The .aff is saved in one time. I get the text from the EditorGadget, convert it to UNIX and save it.

And the .dic is saved line by line not all at the same time. It gets each word data from the array and saves one by one.

Ding-adong commented 5 years ago

It looks like PT is saving wordlist twice.

Ding-adong commented 5 years ago

https://github.com/Ding-adong/aoo-mozilla-en-dict/blob/master/Dicaff.rar

Both dic and aff fine tuned and finally done.

Ding-adong commented 5 years ago

I have sorted some minor errors of capitalised words and updated the file above. You can use this now. Ph.D. doesn't work. I do not think a fullstop is allowed. Please check if it works on your end.

marcoagpinto commented 5 years ago

@Ding-adong Some British people were complaining of your "common US usage words" which I mass added in the past two or so months.

So, from now on, I will be more careful with what I add/change.
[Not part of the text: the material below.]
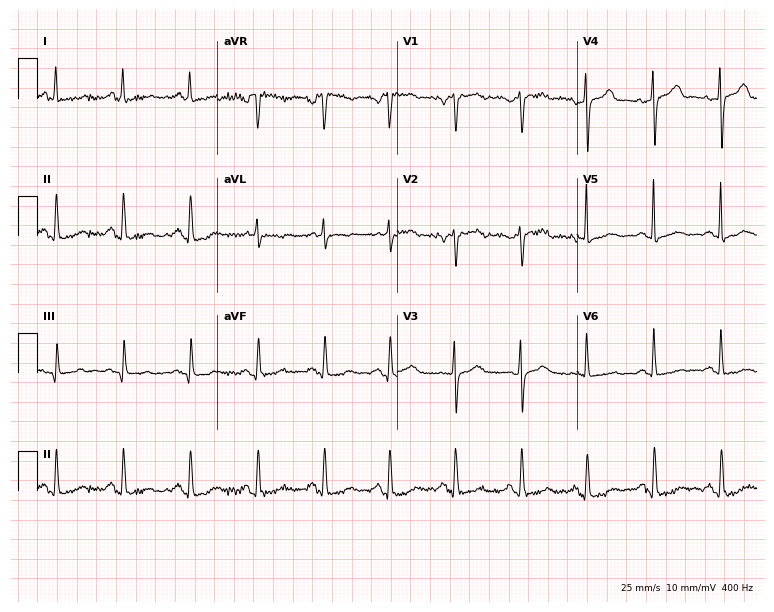
Standard 12-lead ECG recorded from a 57-year-old female patient (7.3-second recording at 400 Hz). None of these six findings is recorded: first-degree AV block, right bundle branch block, left bundle branch block, sinus bradycardia, atrial fibrillation, sinus tachycardia.

And I didn't sleep last night, I spent the night working on PTG and the "merge/delete .dic duplicates" is almost ready.

However, it is almost weekend, so I will only probably have the chance to work more on it next week.

Ding-adong commented 5 years ago

"common US usage words" - examples??? There are words that commonly used in the UK even though it originate in USA. The whole point of the dictionary is to allow spellchecker to check words quickly without constant stopping and asking for words like 'asshole'. If you remove them, then please let me know and I will simply put it in my personal dictionary. It isn't a problem but I was just looking out for others.

Perhaps you should do a personal dictionary and put the common USA words like asshole|badass etc in there. Users can either ignore it or copy and paste it into their personal dictionary.

Anyway my latest dic and aff files simply allows our words to be flagged. Nothing to do with adding USA words haha.

marcoagpinto commented 5 years ago

Anyway, I have released build 150 today and the font selection you suggested was implemented on build 147.